Pada saat yang sama, laju kehidupan di sana terkenal sangat sibuk; perjalanan panjang, kemacetan lalu lintas, dan hari-hari kerja kantor adalah hal yang biasa. Namun, Beijing juga memiliki tradisi sosial yang mendalam: seorang pensiunan dapat menghabiskan pagi hari di taman bermain catur Cina (xiangqi) dan sore hari menyeruput teh di halaman hutong-nya. Anak-anak masih berparade pada Hari Buruh dengan membawa bendera. Pada malam musim panas, keluarga-keluarga berjalan-jalan di Taman Beihai di tepi danau, atau pedagang kaki lima berjualan makanan ringan di sudut-sudut jalan. Dengan kata lain, di tengah keramaian dan modernisasi, kehidupan sehari-hari di Beijing juga mengandung irama manusia yang akrab dan warna lokal.
Sejarah Beijing adalah salah satu kelahiran kembali yang berulang. Jauh sebelum perannya sebagai ibu kota Tiongkok modern, situs Beijing telah dihuni manusia sejak ratusan ribu tahun yang lalu. Fosil Homo erectus pekinensis – “Manusia Peking” yang terkenal – ditemukan di dekat Zhoukoudian, yang menunjukkan bahwa manusia purba berkembang pesat di wilayah ini hampir satu juta tahun yang lalu. Dalam catatan sejarah, akar Beijing dimulai dengan pemukiman Neolitikum dan kemudian kota bertembok Ji, ibu kota kerajaan Yan kuno sekitar abad ke-7 SM. Ini adalah pertama kalinya ibu kota sungguhan berdiri di tempat yang sekarang menjadi Beijing: Raja Qin Shihuang, kaisar pertama Tiongkok, kemudian menghancurkan Ji sekitar tahun 221 SM selama perang penyatuannya, tetapi kota itu bangkit kembali di bawah kekuasaan Dinasti Han. Namun, selama berabad-abad setelahnya, situs tersebut tetap menjadi kota provinsi sederhana yang dikenal sebagai Youzhou atau Yanjing, yang sering kali berada di perbatasan antara Dinasti Han Tiongkok di selatan dan berbagai suku nomaden di utara.

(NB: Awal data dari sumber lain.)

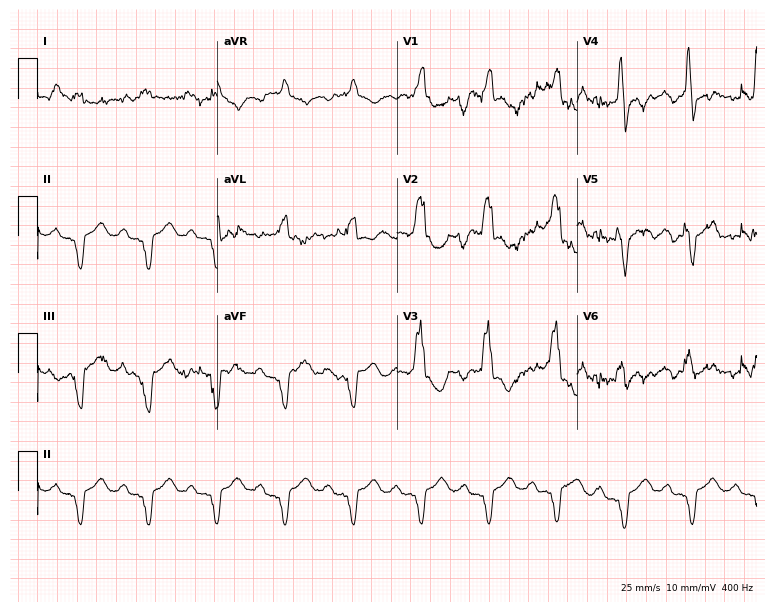
Resting 12-lead electrocardiogram. Patient: a 43-year-old male. None of these six findings is recorded: first-degree AV block, right bundle branch block, left bundle branch block, sinus bradycardia, atrial fibrillation, sinus tachycardia.

Titik balik yang sesungguhnya terjadi pada abad ke-10 hingga ke-12. Pada tahun 907 M, setelah jatuhnya Dinasti Tang, Tiongkok utara diperintah oleh rezim non-Han yang berurutan. Dinasti Khitan Liao mendirikan kota Nanjing ("Ibu Kota Selatan") di situs ini, dengan tembok dan kompleks istana yang menyamai pusat kekaisaran. Pada abad ke-12, Dinasti Jin yang dipimpin Jurchen menaklukkan Liao dan membangun kembali kota itu sebagai ibu kota mereka Zhongdu ("Ibu Kota Pusat"), memperluas istana dan bangunan berhiasnya secara besar-besaran. Itu adalah pertama kalinya sebuah kota di sini menjadi pusat seluruh kerajaan. Di bawah Jin, populasi kota membengkak dan terorganisasi dengan baik; temboknya yang lebar dan persegi serta delapan gerbang mencerminkan tata letak kota Tiongkok klasik.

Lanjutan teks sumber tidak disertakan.